2023 levou embora consigo a notória parceria de Mike Flanagan com a Netflix. A Queda da Casa de Usher foi a última colaboração da dupla que iniciou uma sequência de seriados em 2019 adaptando de maneira bastante livre A Assombração da Casa da Colina, livro da brilhante Shirley Jackson lançado em 1959. Flanagan deixa a gigante do streaming tendo realizado cinco seriados e um filme (Jogo Perigoso, de 2017) de mudança para a Prime Video.
De certo modo, é o fim de uma era.
Por que não, então, comentar estes seriados?
Comecemos com Missa da Meia-Noite.
Trama
Riley Flynn deixa a prisão após quatro anos acompanhado das lembranças da noite em que matou uma mulher por dirigir alcoolizado.
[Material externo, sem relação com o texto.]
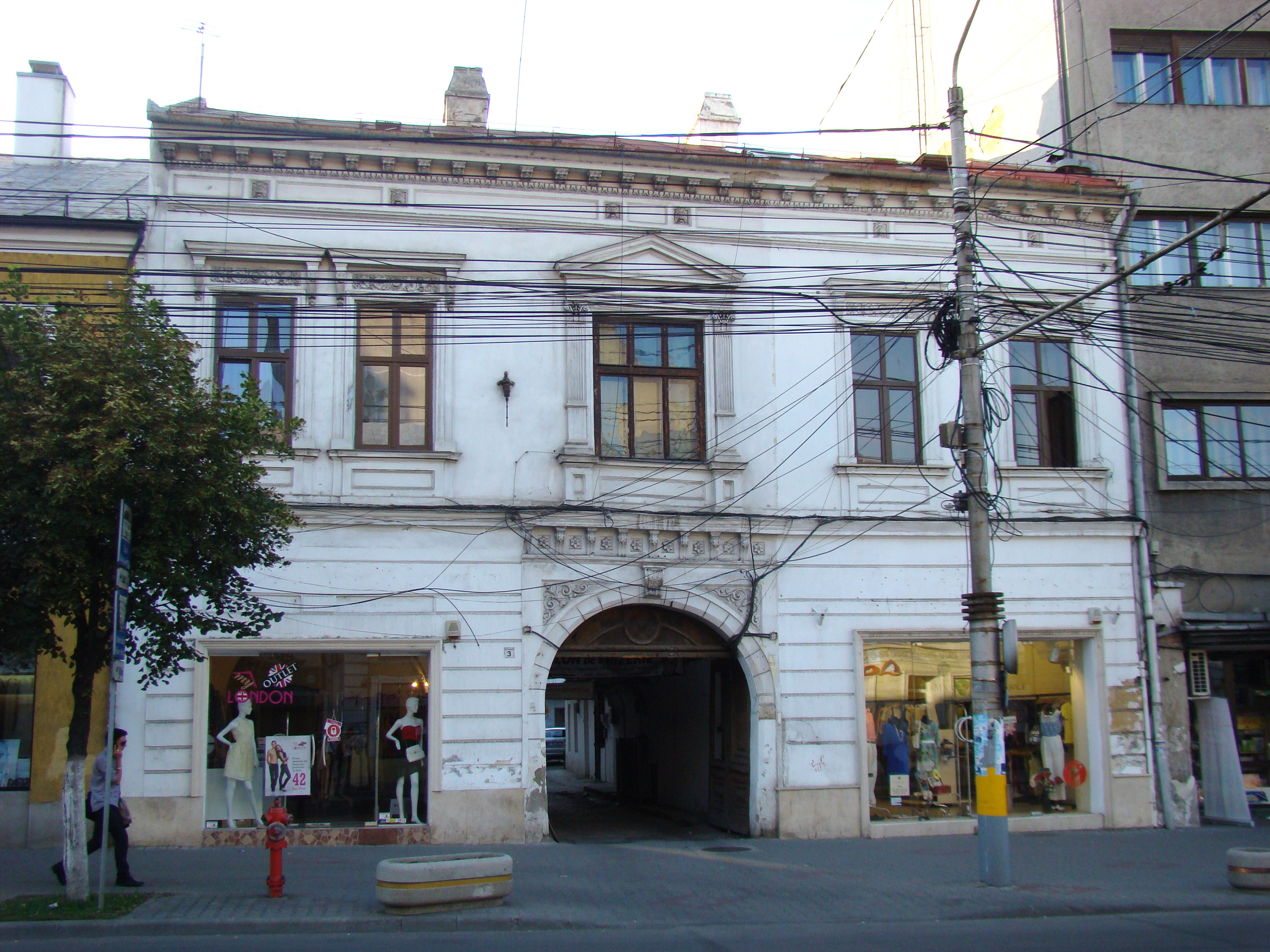 Casă, monument istoric, Bd.21 Decembrie 1989, nr.3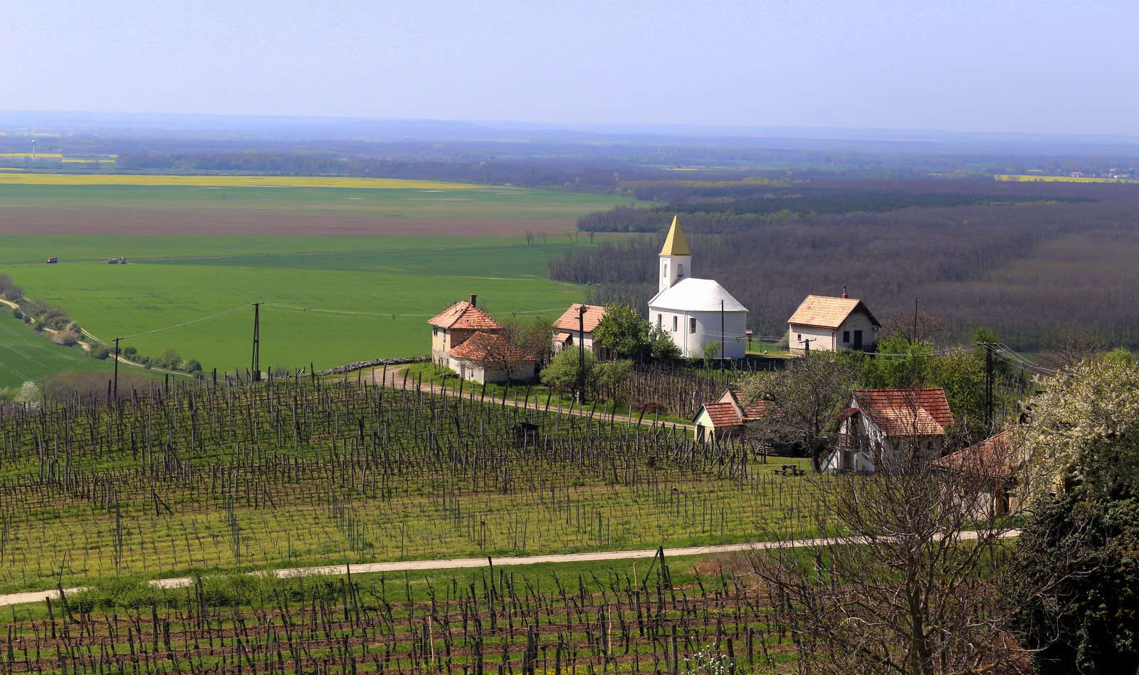 Somlójenő, Szent Ilona kápolna

Sem perspectivas de vida, retorna à Crockett Island, uma pequena ilha distante do continente para viver com os pais no pequeno vilarejo com pouco mais de 100 habitantes. Não muito tempo depois, a ilha recebe o Padre Paul Hill, responsável por substituir o Monsenhor Pruitt, que já bem idoso, precisa de um tempo para cuidar da saúde.
A chegada do Padre Hill traz consigo intrigas, eventos deveras estranhos e até mesmo milagres, que vão impactar a vida da insípida pequena ilha.
Missa da Meia-Noite chegou à Netflix em 2021 e é a única das cinco séries a não ser baseada em livros.
Como o título sugere, Missa da Meia-Noite propõe diferentes discussões acerca da relação das pessoas com fé e religião. Cada habitante da pequena cidade certamente nos fará lembrar de pessoas ou situações conhecidas, seja pela devoção, perversidade, ou alienação. A marca registrada de Flanagan de misturar horror e drama segue forte como sempre à medida que conhecemos mais das almas daquele minúsculo lugar.

Atuações e Histórias de Vida
Mike Flanagan também é conhecido por trabalhar múltiplas vezes com um mesmo ator ou atriz. Assim como Ingmar Bergman elegeu Liv Ulmann sua eterna musa, Flanagan já coleciona oito trabalhos ao lado da esposa Kate Siegel, que em Missa, vive Erin Greene, uma atriz que saiu de Crockett Island ainda adolescente em busca de seu sonho. De volta à ilha após se libertar de um relacionamento abusivo, Erin espera seu primeiro filho. Malvista aos olhos de alguns, possui muito em comum com Riley, interpretado por Zach Gilford, gerando uma convivência que suscita algumas das melhores cenas e diálogos da série.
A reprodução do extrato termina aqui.